Hacker News new | ask | show | jobs
by godelski 291 days ago

  > this isn't really about whether scaling is "dead" 
I think there's a good position paper by Sara Hooker[0] that mentions some of this. Key point being that while the frontier is being pushed by big models with big data there's a very quiet revolution of models using far fewer parameters (still quite big) and data. Maybe "Scale Is All You Need"[1], but that doesn't mean it is practical or even a good approach. It's a shame these research paths have gotten a lot of pushback, especially given today's concerns about inference costs (this pushback still doesn't seem to be decreasing)

  > verifiable rewards
There's also a current conversation in the community over world models: is it actually a world model if the model does not recover /a physics/[2]. The argument for why they should recover a physics is that this means a counterfactual model must have been learned (no guarantees on if it is computationally irreducible). A counterfactual model gives far greater opportunities for robust generalization. In fact, you could even argue that the study of physics is the study of compression. In a sense, physics is the study of the computability of our universe[3]. Physics is counterfactual, allowing you to answer counterfactual questions like "What would the force have been if the mass had been 10x greater?" If this were not counterfactual we'd require different algorithms for different cases.

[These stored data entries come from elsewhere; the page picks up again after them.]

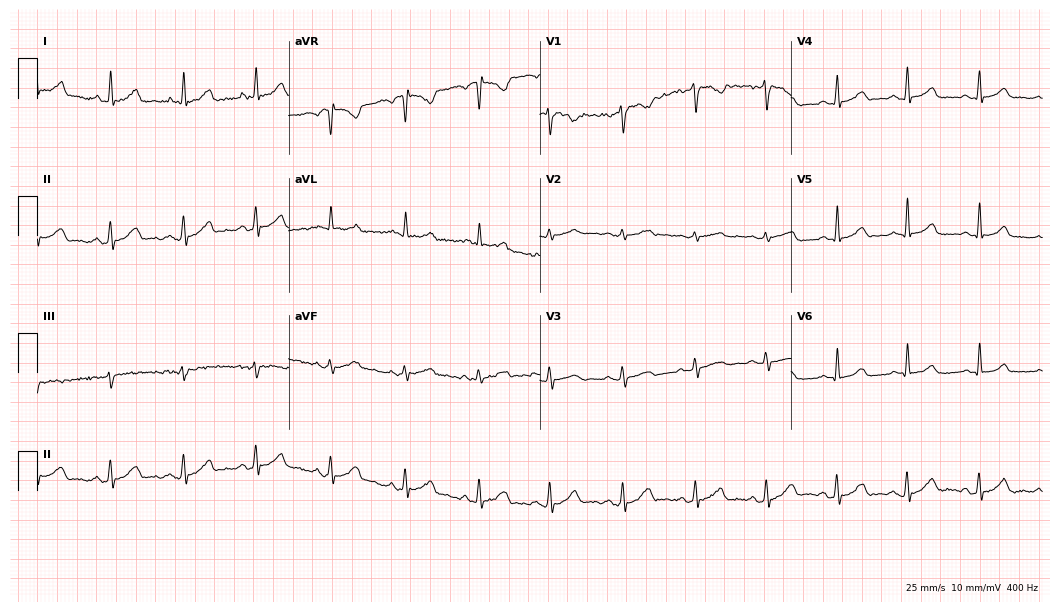
12-lead ECG from a male patient, 39 years old (10.2-second recording at 400 Hz). Recorded interpretation: within normal limits.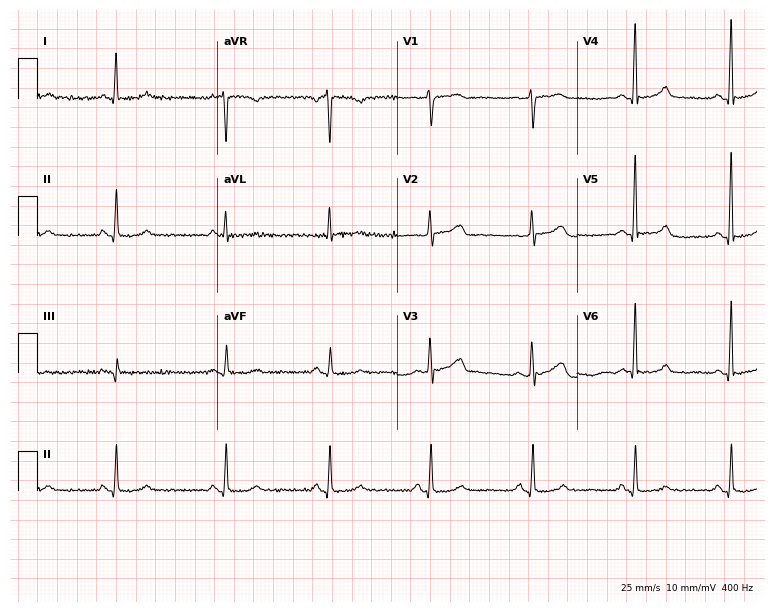
Electrocardiogram (7.3-second recording at 400 Hz), a 58-year-old female patient. Overall reading on record: normal ECG.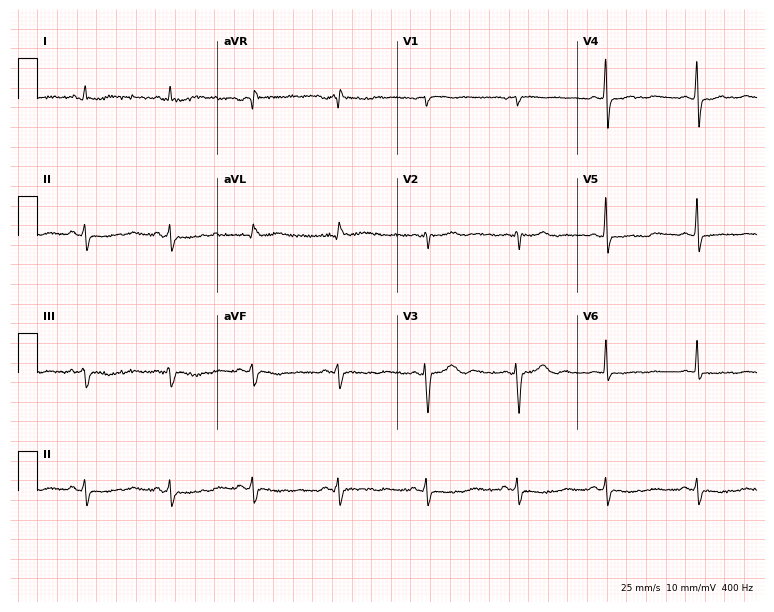
12-lead ECG (7.3-second recording at 400 Hz) from a 33-year-old female patient. Screened for six findings — first-degree AV block, right bundle branch block (RBBB), left bundle branch block (LBBB), sinus bradycardia, atrial fibrillation (AF), sinus tachycardia — none is recorded.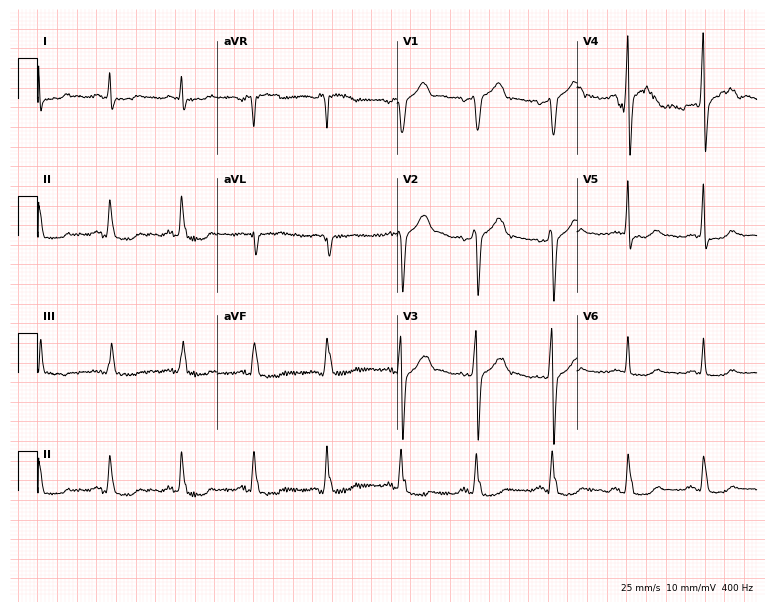
12-lead ECG from a male, 65 years old. No first-degree AV block, right bundle branch block (RBBB), left bundle branch block (LBBB), sinus bradycardia, atrial fibrillation (AF) or sinus tachycardia recorded for this tracing.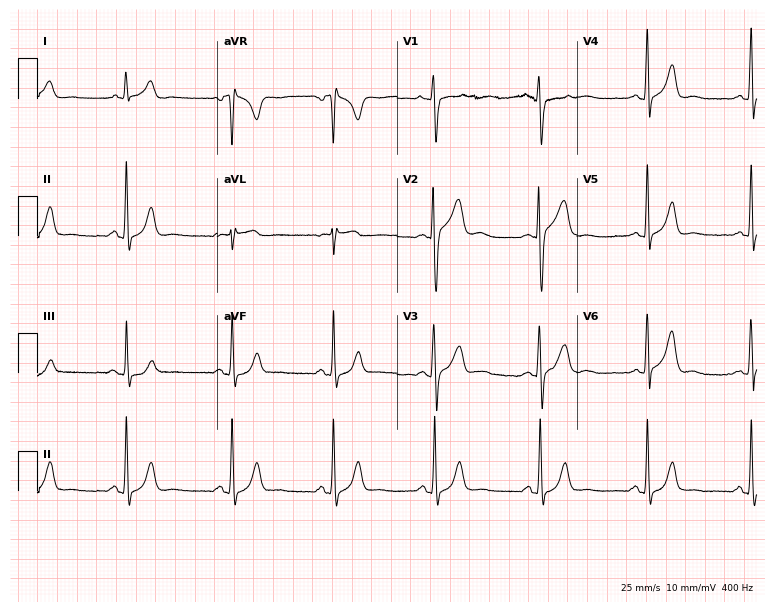
Resting 12-lead electrocardiogram. Patient: a female, 39 years old. Read as a normal ECG.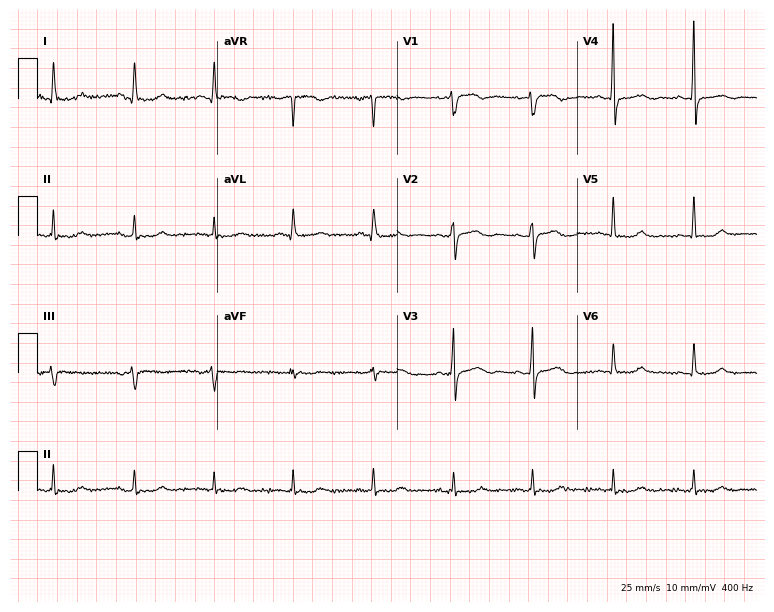
12-lead ECG from a 72-year-old woman. No first-degree AV block, right bundle branch block, left bundle branch block, sinus bradycardia, atrial fibrillation or sinus tachycardia recorded for this tracing.

I'm in the recovery camp. Honestly I haven't heard a strong argument against it. Mostly "we just care that things work" which, frankly, isn't that the primary concern of all of us? I'm all for throwing shit at a wall and seeing what sticks, it can be a really efficient method sometimes (especially in early exploratory phases), but I doubt it is the most efficient way forward.

In my experience, having been a person who's created models that require magnitudes fewer resources for equivalent performance, I cannot stress enough the importance of quality over quantity. The tricky part is defining that quality.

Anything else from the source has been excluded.